We certainly need to seek moral perfection of ourselves and others in Christ, but we must also do a different thing. We must “look for such things.” What things? We must “…look for new heavens and a new earth, wherein dwelleth righteousness.” God is commanding us to see the bits of His Kingdom which are now visible. We should bits of this righteousness dwelling in Beethoven’s 9th Symphony, Notre Dame, Milton’s “Paradise Lost,” Newton’s Theory of Gravitation or Algebra. The righteousness, the dikaiosynē, the part of a thing which conforms to and glorifies the Father, ought to be sought after by us.

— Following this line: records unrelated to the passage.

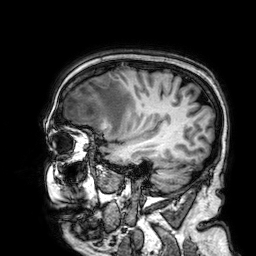
modality: 3 Tesla brain MRI
series: 3D T1-weighted
study: ring-enhancing brain masses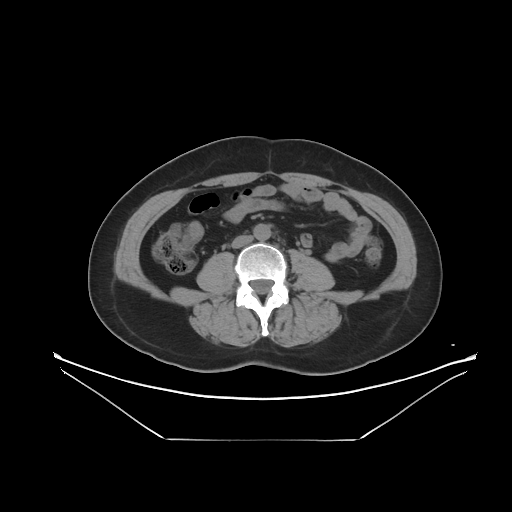
  modality:
    type: multiphase abdominal CT
    region: liver
    phase: non-contrast
  patient:
    sex: female
    age: 56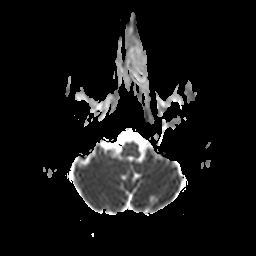
Summary:
3 Tesla brain MRI. Series: apparent diffusion coefficient (ADC) map. Study: ring-enhancing brain masses.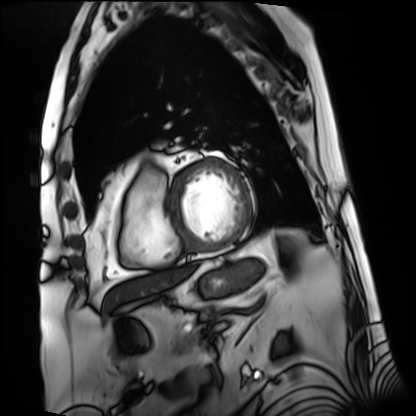
Cardiac MRI. Subject group: patient.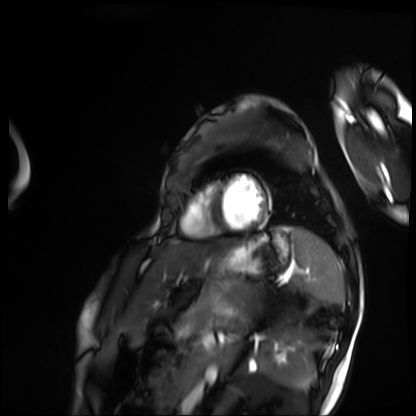
{"modality": "cardiac MRI", "cohort": "patient"}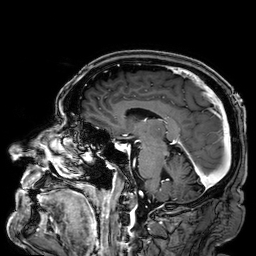
3 Tesla brain MRI.
Series: 3D T1-weighted.
Study: ring-enhancing brain masses.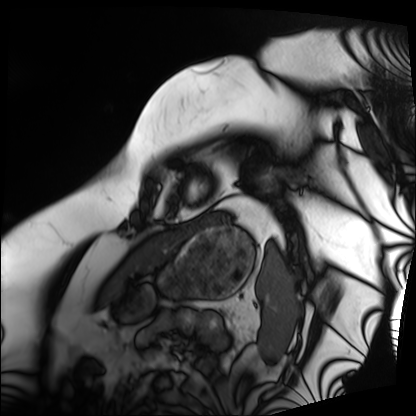
Q: What kind of scan is this?
A: Cardiac MRI.
Subject group: patient.

Then comes the really exciting part. In whatever capacity God grants us, we should be his agents in bring His Kingdom to earth. This includes evangelism, but also art and poetry and social work and government. We need to first pray to God, “Thy kingdom come. Thy will be done in earth, as [it is] in heaven” (Mat 6:10). Then we must do the harder thing; we must take the advice God gave to Joshua when Joshua knew what he should do, “Get thee up; wherefore liest thou thus upon thy face?” (Jos 7:10). We must get up off our knees and bring God’s Kingdom to earth, by word and deed, by pen and hammer, by paintbrush and guitar, by law and contract.